Whole Person Care - Population Health Care with Heart

During her serious illness, Alesha made new friends, repaired family relationships, and got married. While hospitalized for a life-threatening medical condition, she and her loved ones reclaimed a rich part of their lives.

These healing experiences are increasingly common within Providence St. Joseph Health ministries and practices, under the auspices of whole person care and in harmony with population health programs.

The Providence Institute for Human Caring seeks to create a culture of whole person care by bringing the tenets of palliative care across all care settings to all patients and their loved ones.

In focusing on the values, preferences and priorities of whole persons, rather than just diagnoses and treatments, we are concerned about how people feel – physically, emotionally and spiritually – about their level of function and independence, and about the well-being of those they love.

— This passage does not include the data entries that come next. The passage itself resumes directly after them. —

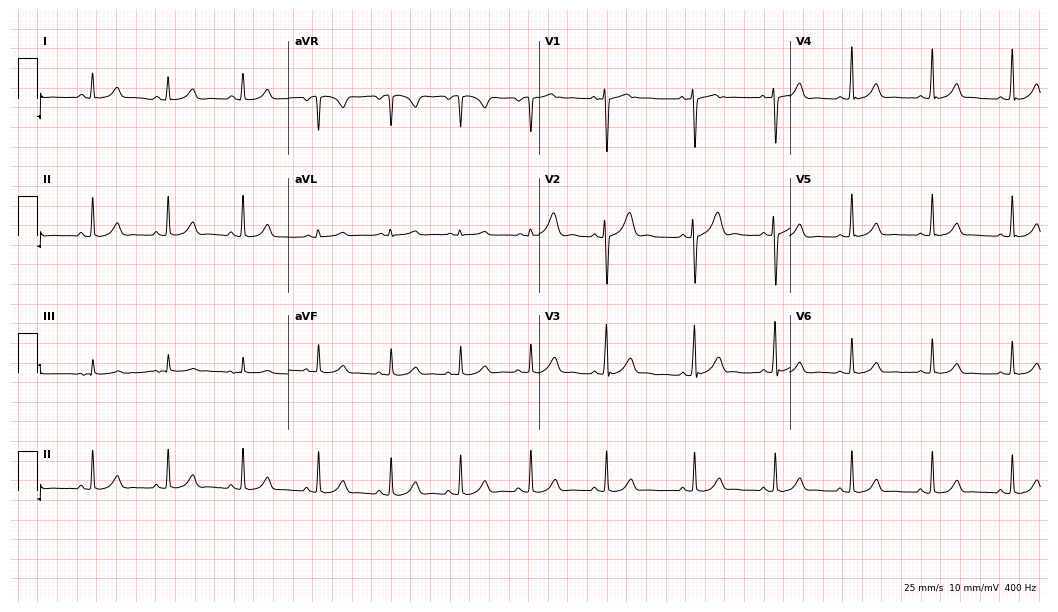
12-lead ECG from an 18-year-old woman (10.2-second recording at 400 Hz). Recorded interpretation: within normal limits.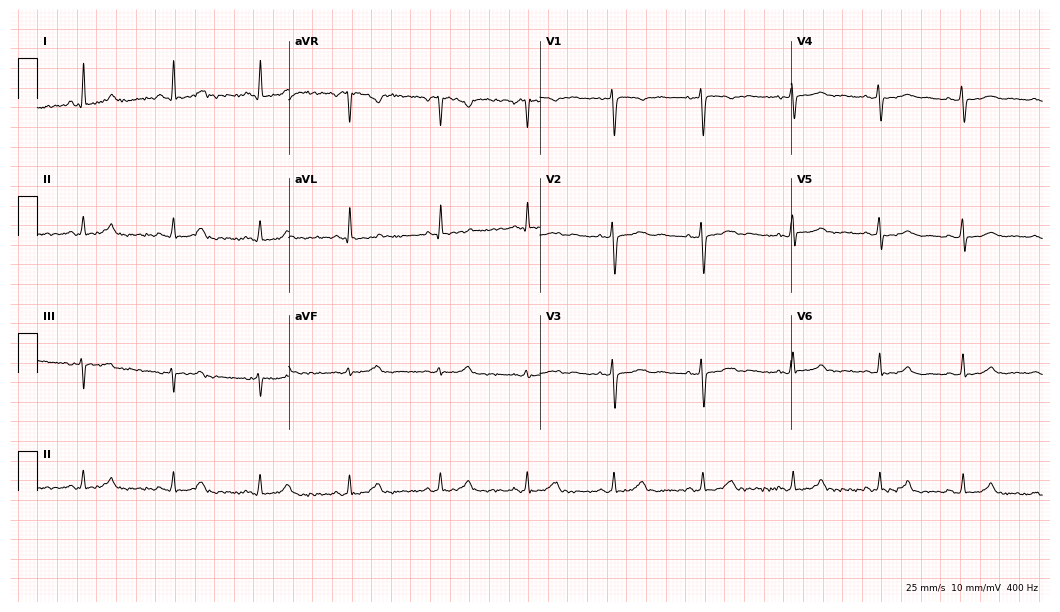
Resting 12-lead electrocardiogram. Patient: a 38-year-old female. Read as a normal ECG.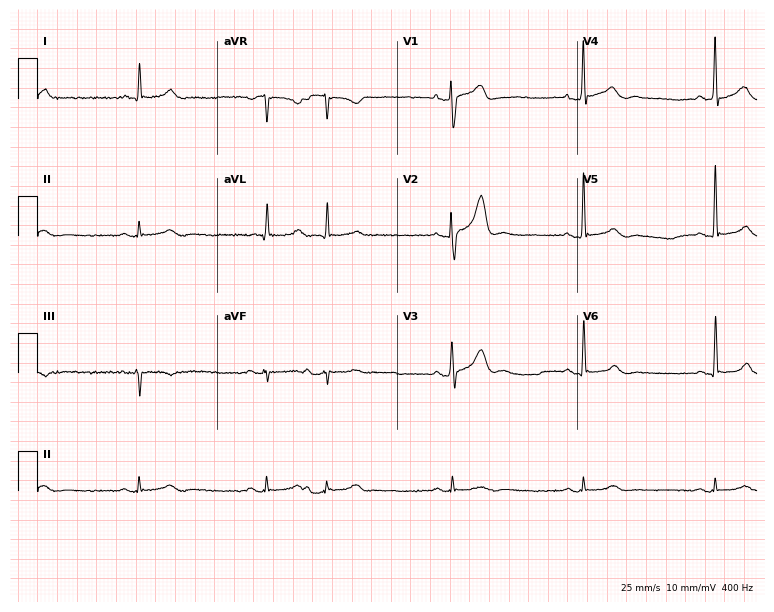
Standard 12-lead ECG recorded from a 79-year-old female. None of these six findings is recorded: first-degree AV block, right bundle branch block, left bundle branch block, sinus bradycardia, atrial fibrillation, sinus tachycardia. Only these six findings were labelled.

Whole person care ripples out from the focus on the individual, and touches families and communities. While we think of medical care as being encounter-based, it actually travels in time to the future. To minimize grief, say, when someone has end-stage liver disease or cancer, we tend to the emotional, spiritual and psychological well-being of the person in our care and their loved ones. We’re applying a healing balm that transcends a single medical episode.

By focusing on the whole person and the well-being of their loved ones, we can help replace unresolved grief with a sense of accomplishment and satisfaction.

In caring for people such as Alesha as a whole person, we can bring the best medical science to bear for her medical condition. But she has feelings and friends and people who matter to her. She lives in a community. And if she gets medically worse, her quality of life will live within her loved ones for a long time to come.

Whole person care means giving Alesha the best care we possibly can. And it also means her family gets care in their grief when she does leave this life.

In making it easy to have conversations about a person’s goals of care, we’re making sure health care is highly personalized, and not applying a one-size-fits-all model. We’re making sure that people’s cultural background, ethnic and religious values, and even personal idiosyncrasies are honored within a truly personalized style of care.

Whole person care and population health are concerned about the well-being of families and communities – about primary prevention (of injury and illness) and secondary prevention – of complications of those who are already ill – as well as adverse impacts of illness on family caregivers and close relatives.

Both are concerned about social determinants of health – their housing, diet, exercise, environmental quality, how they get from place to place – because all of these also matter to individual and family well-being.

Our patients don’t live in doctor’s offices or hospitals. They live in a community. So, in taking care of whole persons, we are taking care of people in the context of their families and their communities.